Another answer is the loss of the concept of personal responsibility in our world.  One need look no further than the body politic to see a very large group of elected and appointed government officials who virtually never take personal responsibility for ANYTHING!  Liars, cheaters, plagiarists, and influence peddlers are the stock -in-trade of congress. Our prisons are full of convicted criminals who are all innocent.  We have fat people who are not responsible for their weight, smokers who are not responsible for lighting up and illegal aliens who are not responsible for being here illegally.  I could go on.  So, why should this mother be responsible for her daughter’s accident?

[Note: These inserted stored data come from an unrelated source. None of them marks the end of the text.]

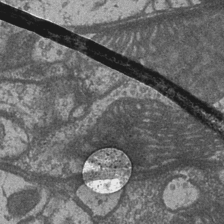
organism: Drosophila
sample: Optic medulla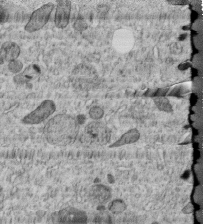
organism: C. elegans
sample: C. elegans embryo early stage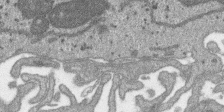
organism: Human
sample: Lung epithelial cells infected with SARS-CoV-2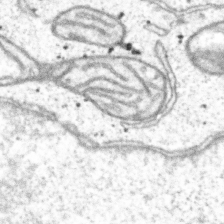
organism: Human
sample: HeLa cells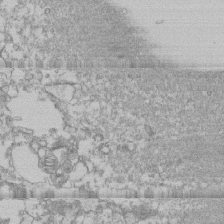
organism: Human
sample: CRL-1474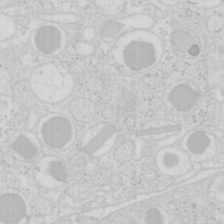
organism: Mouse
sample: Pancreas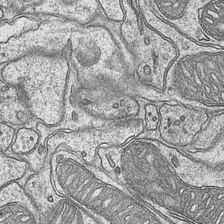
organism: Mouse
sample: CA1 Hippocampus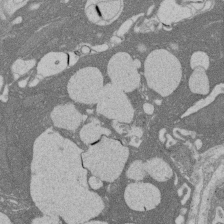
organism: Rat
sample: Salivary granule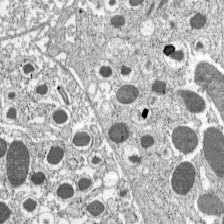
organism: C57BL Mouse
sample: Pancreatic islet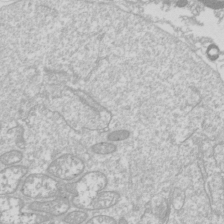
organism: Drosophila
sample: Cell division; meiosis; drosophila spermatocytes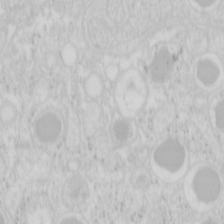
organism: Mouse
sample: Pancreas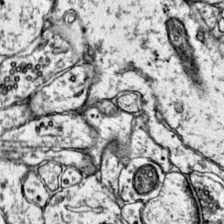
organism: Mouse
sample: Primary visual cortex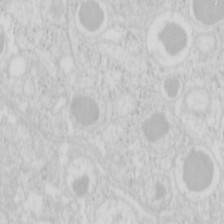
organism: Mouse
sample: Pancreas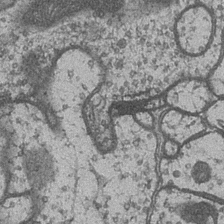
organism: Drosophila
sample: Optic medulla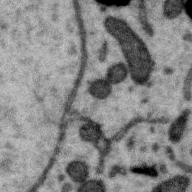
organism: Zebra finch
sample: Brain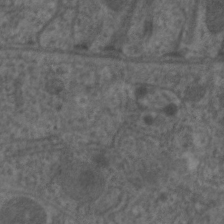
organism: C. elegans
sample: Pharynx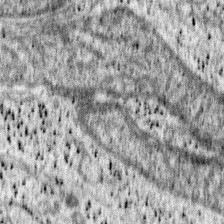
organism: Human
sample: HeLa cells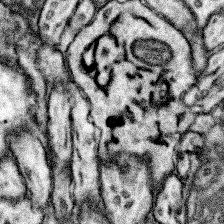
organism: Mouse
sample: Somatosensory cortex neuropil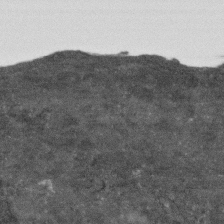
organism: Human
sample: Fibroblast cells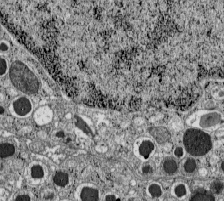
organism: C57BL Mouse
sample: Pancreatic islet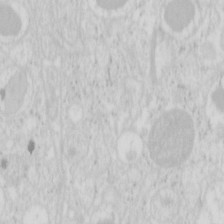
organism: Mouse
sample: Pancreas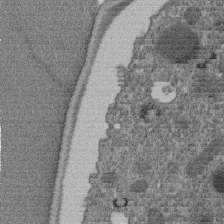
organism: C. elegans
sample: C. elegans embryo early stage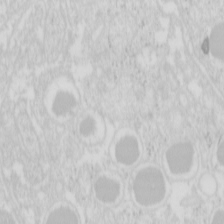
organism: Mouse
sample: Pancreas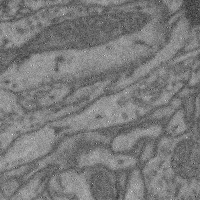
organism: Mouse
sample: Cerebral cortex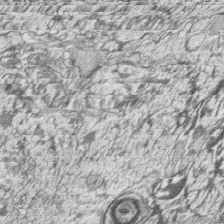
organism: Zebrafish
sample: synaptic ribbons in rod cells and cone cells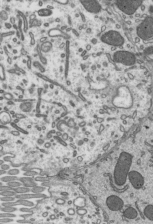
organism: Mouse
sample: Mouse epididymis efferent ductule cilia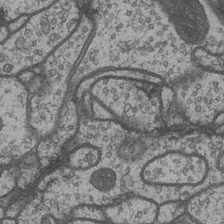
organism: Drosophila
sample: Optic medulla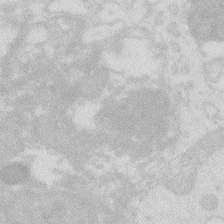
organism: Zebrafish
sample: Macrophage

I am a father.  My wife and I have raised 3 children.  When we got on a plane with our kids we made sure they got on the plane and in their seat.  When we took them to the playground it was our responsibility to see to it they didn’t break their neck.  Have you noticed the changes that have taken place at playgrounds over the last 20 years?  How did any of us who are over 30 ever survive?  The way we are going in another ten years all playgrounds will consist of a pile of pillows with the pillow cases depicting pictures of kids playing on REAL (but illegal) playground equipment.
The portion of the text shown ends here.